As of now the generic tool is not completed from end to end (from reading the mapping file, validating the mapping file, checking for mapping for semantic errors, forming and executing the SQL queries, defining runtime constants). In the future this post may be updated or new posted be created with additional information on the process.
Comments and constructive criticism are welcomed in the comments.
PHP Lib Testing
Lately the PHP has gained a few units tests. I know usually the tests are done while the code is being developed and there is less to gain by writing tests after the fact, but the point it to help future development. The whole library is not completely cover by test cases, but it in progress. Currently, I received some consultant work to do and so increases the unit tests will have to wait a while.
PHP lib
I created a PHP library for my Master's PILOT and had been debating on whether to release it to the public in a GPL license. I finally realized that there are many others PHP libraries out there with many more features and proven uses and so the chances of my library being used in any significant way is small. So why release it then? It might teach someone something and would increase the quality of the library with potential public eyes on it. I spent some time creating a script that automatically creates an tarball of the latests version from the repository and can be found at download.whedimer.com/snapshot/wlib_php. Stable releases will eventually come.
Criticism on the library is welcome so long as the language used is civil and specific towards a particular aspect (no vague or general criticisms please). Keep in mind I have little professional experience and so keep your expectations low.
Purpose
Welcome to the Whedimer blog. Expect to find posts recording my efforts in computer programming and documentation. While there are many development blogs out there the goal is not to compete with them. Nearly all of the good development and tech blogs out there are authored by people with a decent amount of professional experience. However with the case of this blog, the author is one with little professional experience. Some facts about the author:
- graduate and undergraduate degree in computer science
- two internships (one software engineering, one research) and one graduate research assistantship
- liberal arts education
- web development experience (graduate school work)

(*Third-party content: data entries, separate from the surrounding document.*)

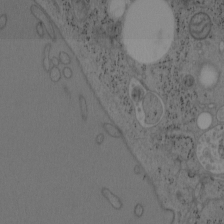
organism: Mouse
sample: OT-I killer T cells with ID8 ovarian cancer cells
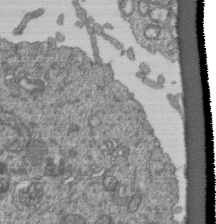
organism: Human
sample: Retinal organoid Rod and Cone cells
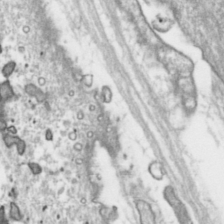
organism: Toxoplasma gondii
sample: Parasites in a vacuole inside a host cell
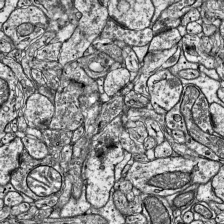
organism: Mouse
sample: Visual Cortex
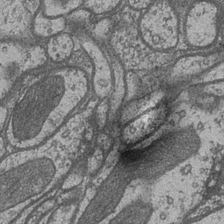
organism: Drosophila
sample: Optic medulla
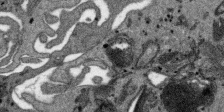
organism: Human
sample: Lung epithelial cells, uninfected (mock) control
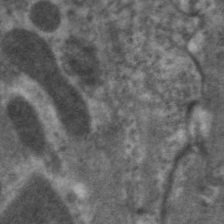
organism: C. elegans
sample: Pharynx
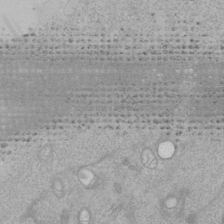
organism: Human
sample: Mitochondria in HCT116 cells
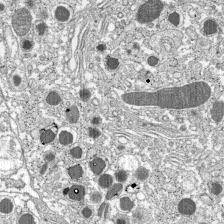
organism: C57BL Mouse
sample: Pancreatic islet
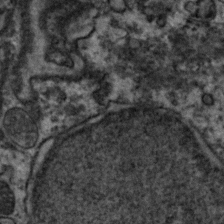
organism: Zebrafish
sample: Zebrafish embryo
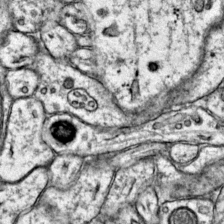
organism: Mouse
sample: Primary visual cortex
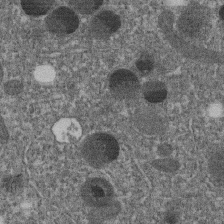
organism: C. elegans
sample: C. elegans embryo early stage
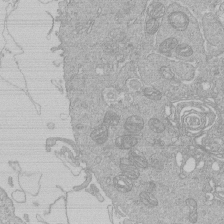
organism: Human
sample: Macrophage cells
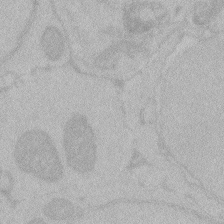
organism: Zebrafish
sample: Macrophage infected with Toxoplasma gondii
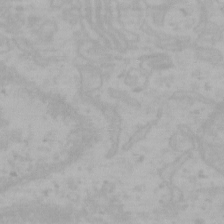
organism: Mouse
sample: Choroid plexus
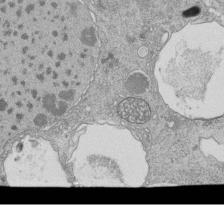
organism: Tetrahymena
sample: Cilia in tetrahymena
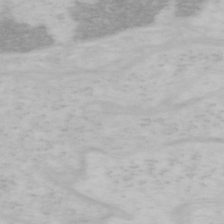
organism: Mouse
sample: OT-I killer T cells with ID8 ovarian cancer cells
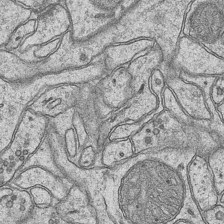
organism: Mouse
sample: CA1 Hippocampus
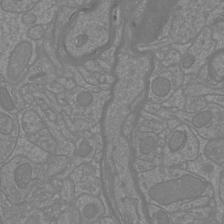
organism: Mouse
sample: Cortical neurons
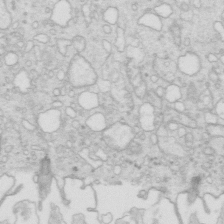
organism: Mouse
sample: Multiciliated cells
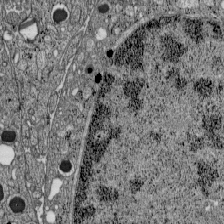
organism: C57BL Mouse
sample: Pancreatic islet
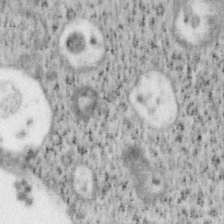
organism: Mouse
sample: OT-I killer T cells with ID8 ovarian cancer cells
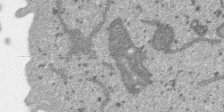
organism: Human
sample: Lung epithelial cells infected with SARS-CoV-2
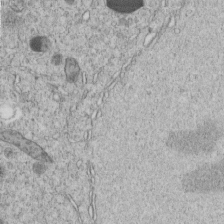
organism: C. elegans
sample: C. elegans embryo early stage
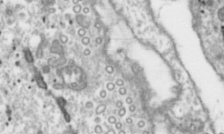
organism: Toxoplasma gondii
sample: Parasites in a vacuole inside a host cell
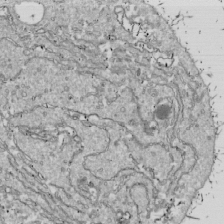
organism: Drosophila
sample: Cell division; meiosis; drosophila spermatocytes
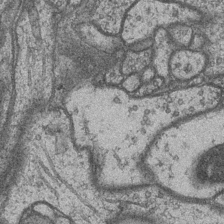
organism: Drosophila
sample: Optic medulla
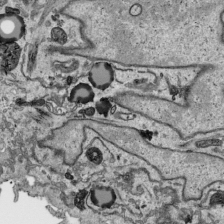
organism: Human
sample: Mitochondria in HCT116 cells
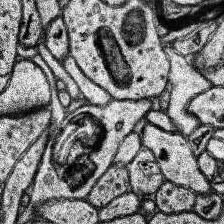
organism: Human
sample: Temporal Lobe
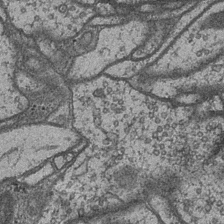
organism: Drosophila
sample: Optic medulla
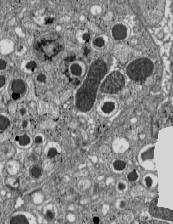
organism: C57BL Mouse
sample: Pancreatic islet
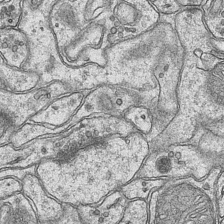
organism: Mouse
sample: CA1 Hippocampus
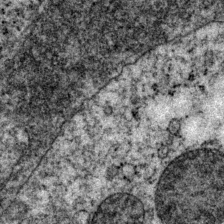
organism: P. pacificus
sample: Pharynx
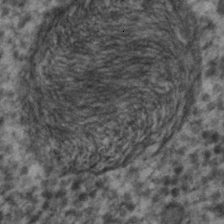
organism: C. elegans
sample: C. elegans embryo
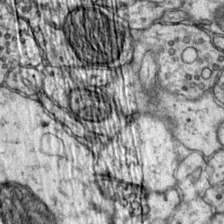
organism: Mouse
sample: Primary visual cortex
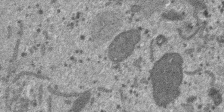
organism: Human
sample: Lung epithelial cells infected with SARS-CoV-2
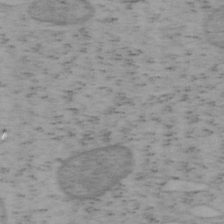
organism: Mouse
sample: OT-I killer T cells with ID8 ovarian cancer cells
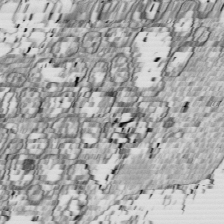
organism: Drosophila
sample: Cell division; meiosis; drosophila spermatocytes
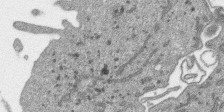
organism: Human
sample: Lung epithelial cells infected with SARS-CoV-2
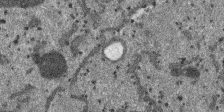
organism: Human
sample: Lung epithelial cells infected with SARS-CoV-2
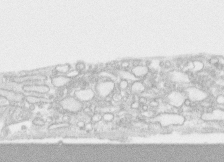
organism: Human
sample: CRL-1474
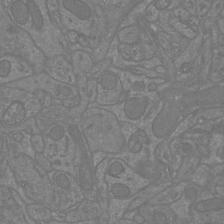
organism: Mouse
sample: Cortical neurons
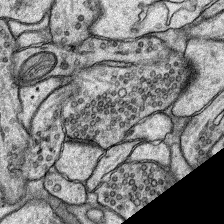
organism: Rat
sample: Hippocampus
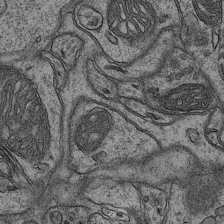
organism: Mouse
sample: CA1 Hippocampus
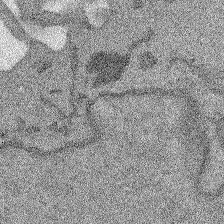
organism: Human
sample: HeLa cells
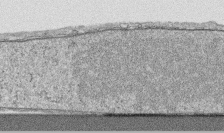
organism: Human
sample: CRL-1474
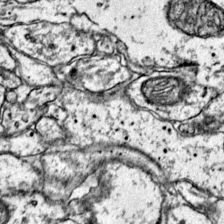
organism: Mouse
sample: Primary visual cortex
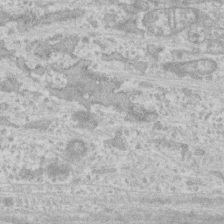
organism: Human
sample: CRL-1474
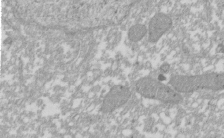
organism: Xenopus
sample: Cilia; centrioles in frog embryo cells
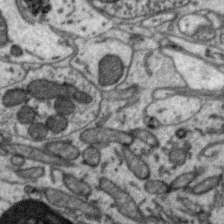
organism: Zebra finch
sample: Brain
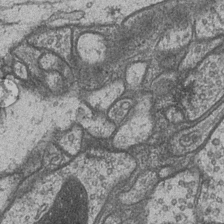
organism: Drosophila
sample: Optic medulla
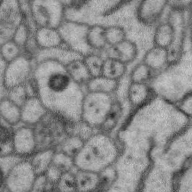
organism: Zebra finch
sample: Brain
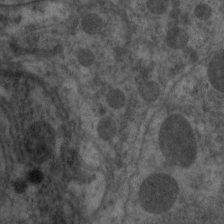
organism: C. elegans
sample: Pharynx
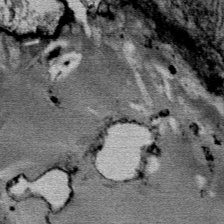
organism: Mouse
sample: Mouse Salivary gland
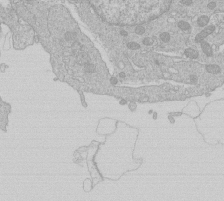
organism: Human
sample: Macrophage cells
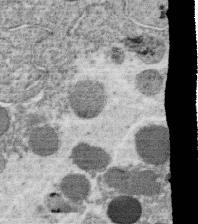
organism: C. elegans
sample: C. elegans oocyte; sperm cells
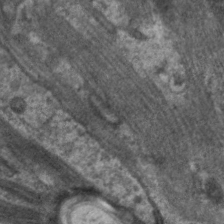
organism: C. elegans
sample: Pharynx
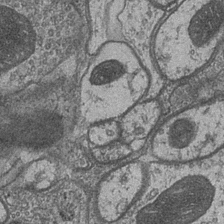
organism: Drosophila
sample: Optic medulla
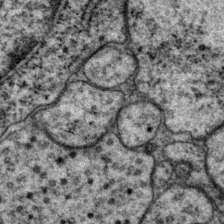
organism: P. pacificus
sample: Pharynx
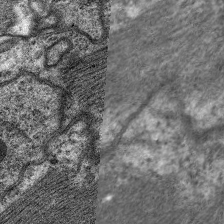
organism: C. elegans
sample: Pharynx
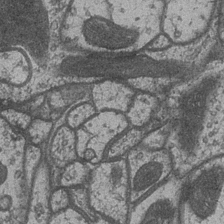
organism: Drosophila
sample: Optic medulla
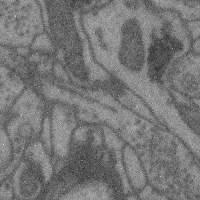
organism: Mouse
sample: Cerebral cortex
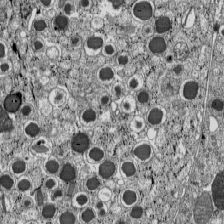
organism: C57BL Mouse
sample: Pancreatic islet
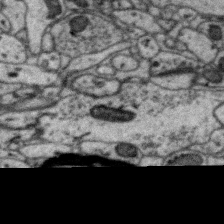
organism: Zebra finch
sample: Brain
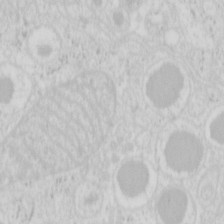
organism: Mouse
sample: Pancreas
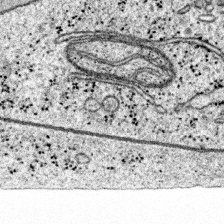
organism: Human
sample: HeLa cells
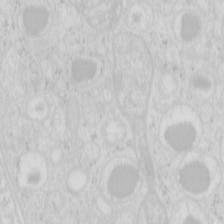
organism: Mouse
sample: Pancreas
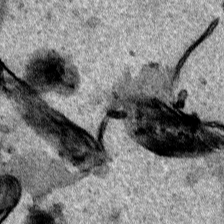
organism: Human
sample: Mitochondria in HCT116 cells
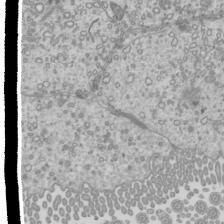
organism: Mouse
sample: Cilia; mouse epididymis
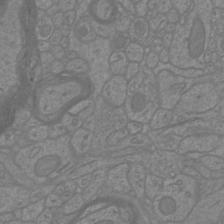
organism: Mouse
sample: Cortical neurons
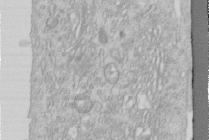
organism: Human
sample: Centriole in RPE cells
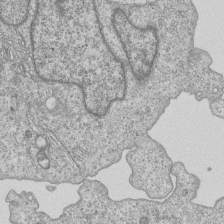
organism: Human
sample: MDA-MB-231 cells
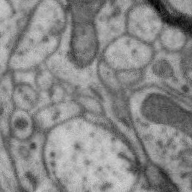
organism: Zebra finch
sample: Brain
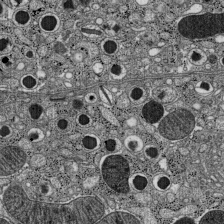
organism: C57BL Mouse
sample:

Expect addional posts convering various topics in the future.
PHP Lib Fully Commented
The first round of commenting for the PHP library is now complete. More commenting is needed to bring it up the the standards that I think are nescessary to call the code "well commented". All the classes, instance variables, methods and functions have autodoc comments. For those who might wonder why the commenting is happening after the writing of the code, it was simply a matter of time. The code was written as part of my Master's project and so proper code standards were ignored to focuse on the problem I was working on. The same sort of thing will happen with automated testing, which is currently being worked on.